Modeling Spacing Distribution of Queuing Vehicles in Front of a Signalized Junction Using Random-Matrix Theory

TL;DR

This paper introduces a novel model using random-matrix theory to analyze the spacing distribution of queuing vehicles at signalized junctions, revealing that their distribution aligns with the Gaussian symplectic ensemble, differing from free-flow traffic models.

Contribution

It applies random-matrix theory to model queuing vehicle spacing at signalized junctions, a novel approach in traffic flow analysis.

Findings

Spacing distribution fits Gaussian symplectic ensemble (GSE)

Queuing vehicles differ from free-flow vehicles in spacing distribution

Driving patterns influence the type of spacing distribution

Abstract

Modeling of headway/spacing between two consecutive vehicles has many applications in traffic flow theory and transport practice. Most known approaches only study the vehicles running on freeways.

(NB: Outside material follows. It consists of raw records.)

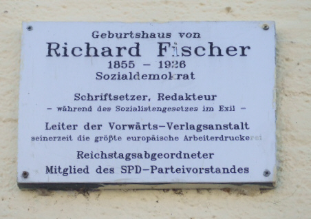 Kaufbeuren, Tafel am Geburtshaus von Richard Fischer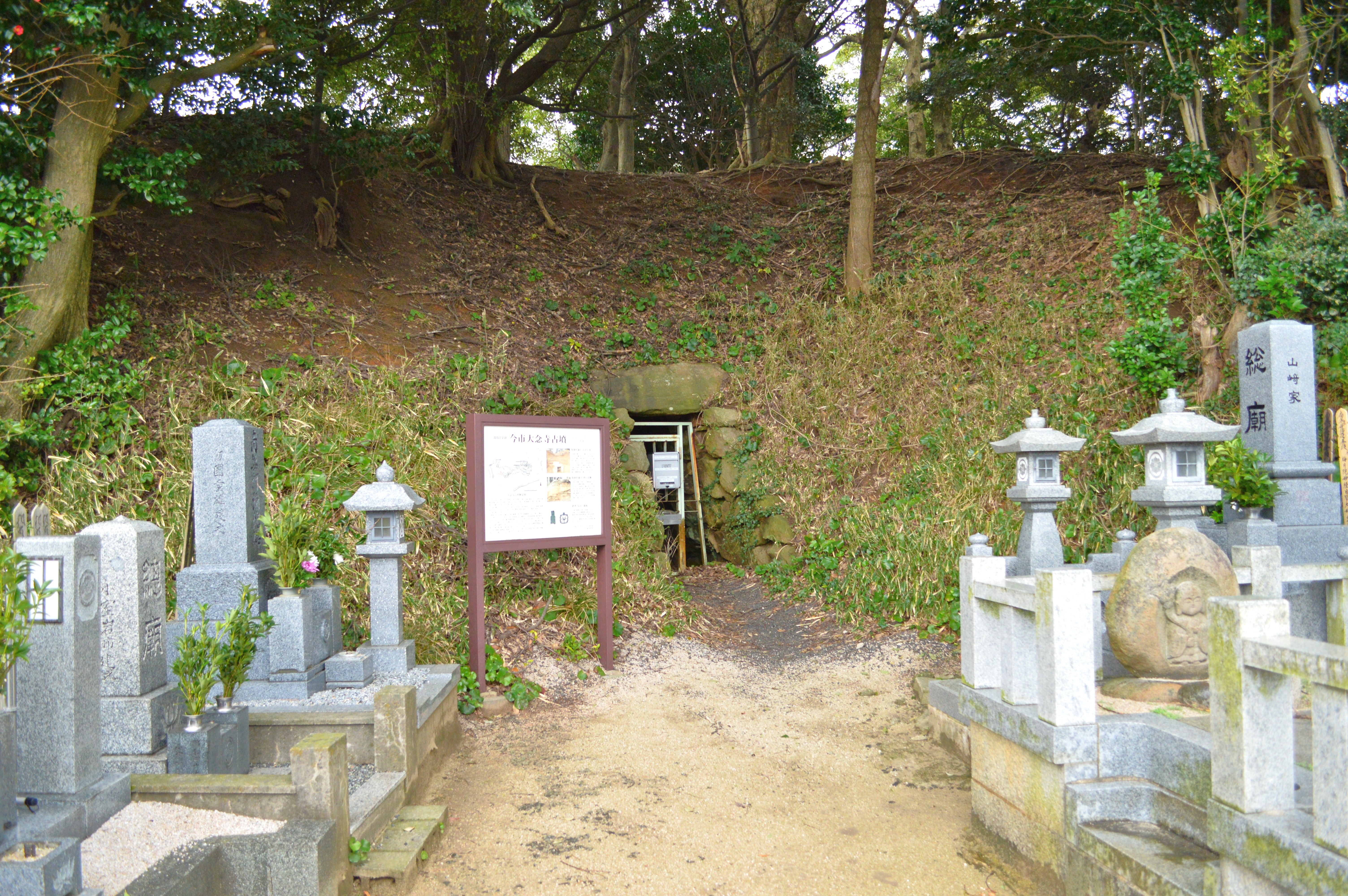 今市大念寺古墳 石室入り口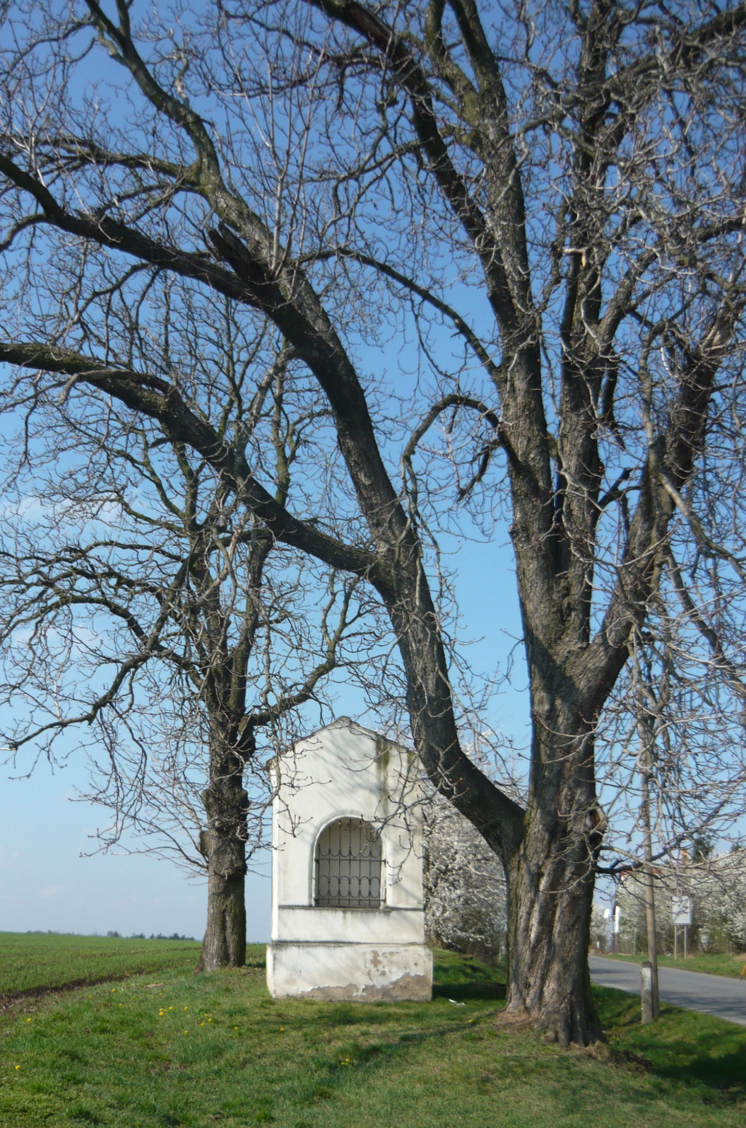 Hradenín, kaplička na okraji obce.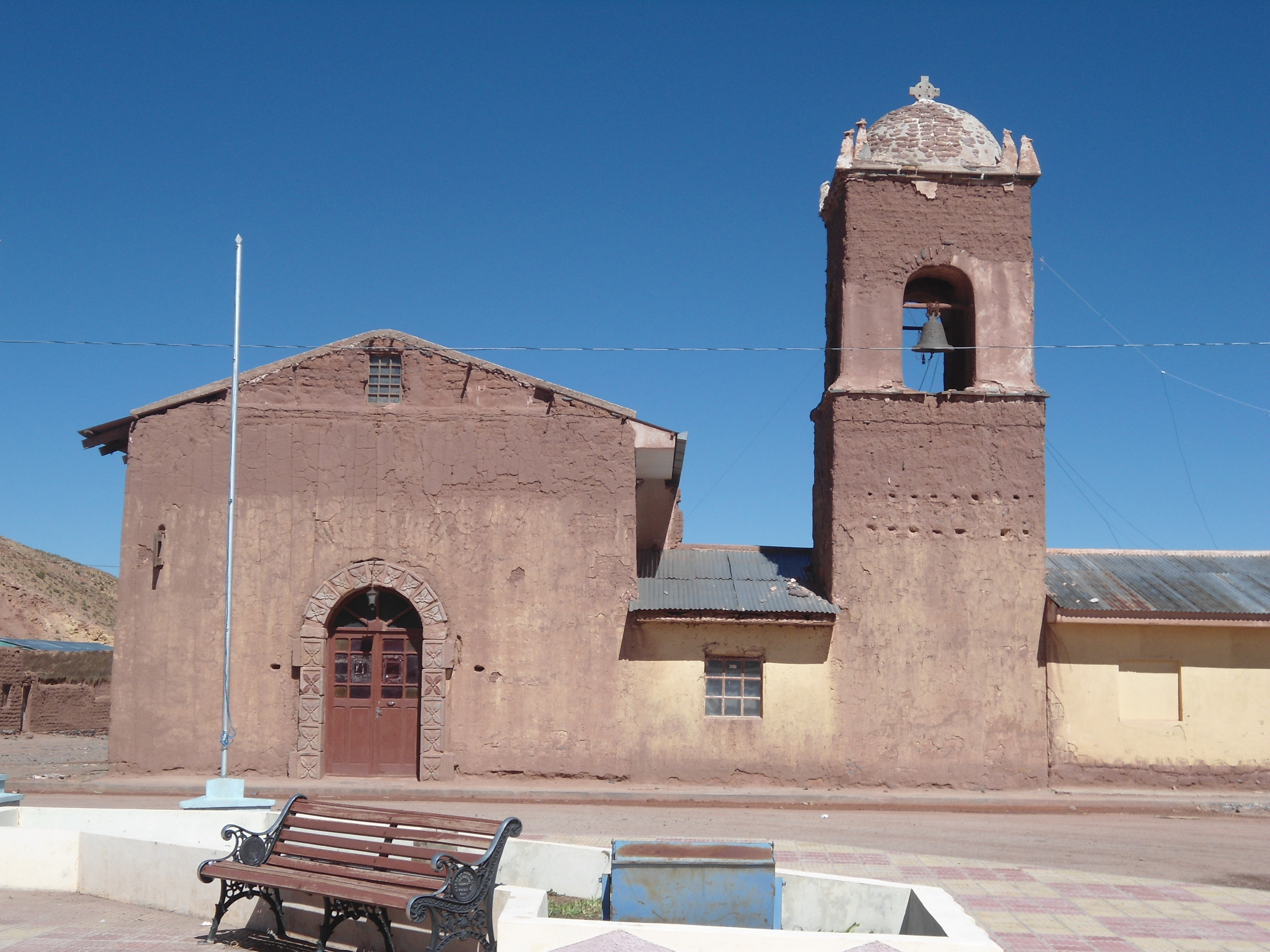 Iglesia de San Pablo de Lipez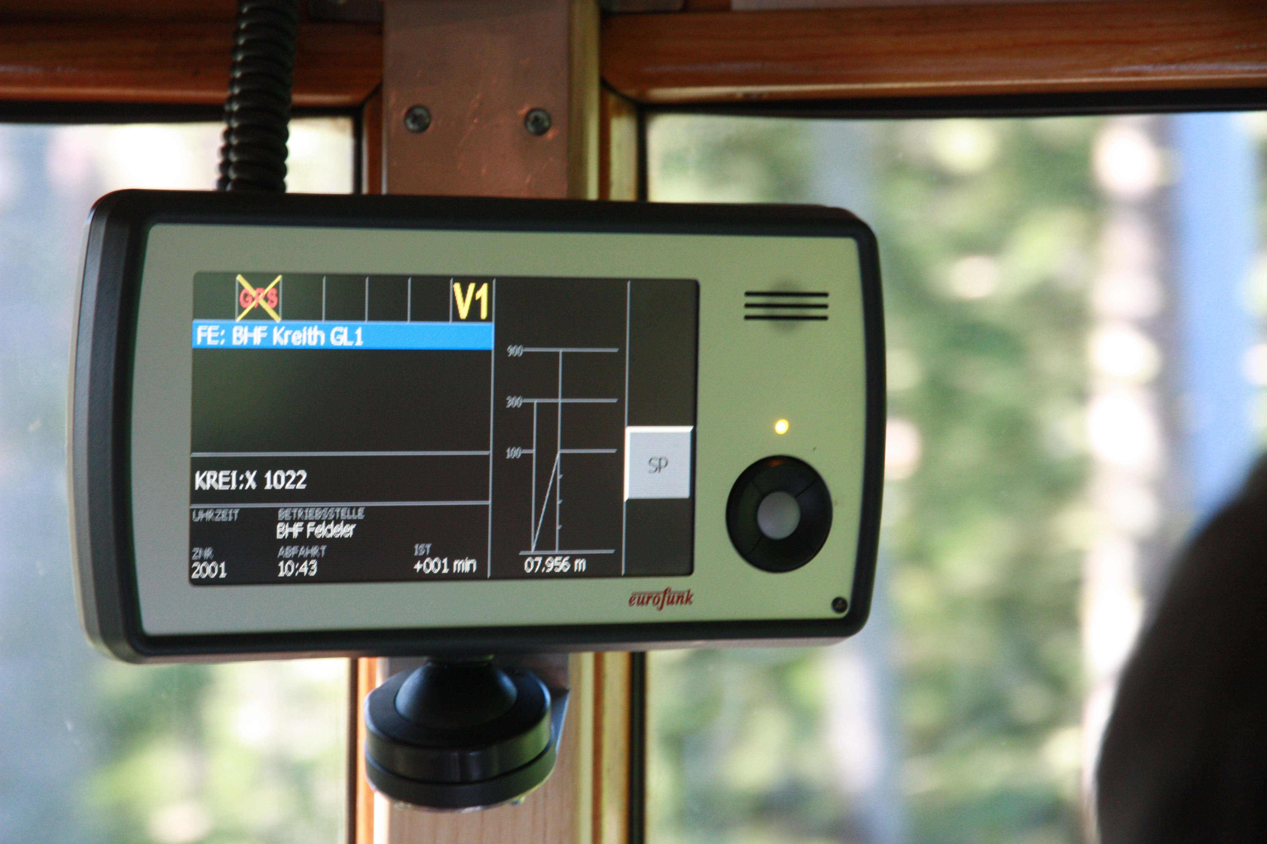 Zugleitsystem in TW3 (Haller-Triebwagen)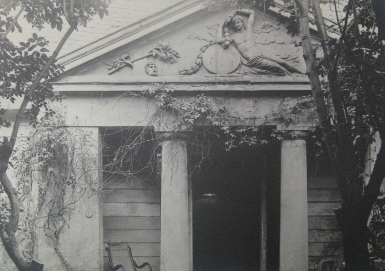 Czartoryski-Schlössel, Teil der Westfront. Inv. PK 357

In this paper, we propose a model to explain the spacing distribution of queuing vehicles in front of a signalized junction based on random-matrix theory. We show that the recently measured spacing distribution data well fit the spacing distribution of a Gaussian symplectic ensemble (GSE). These results are also compared with the spacing distribution observed for car parking problem. Why vehicle-stationary-queuing and vehicle-parking have different spacing distributions (GSE vs GUE) seems to lie in the difference of driving patterns.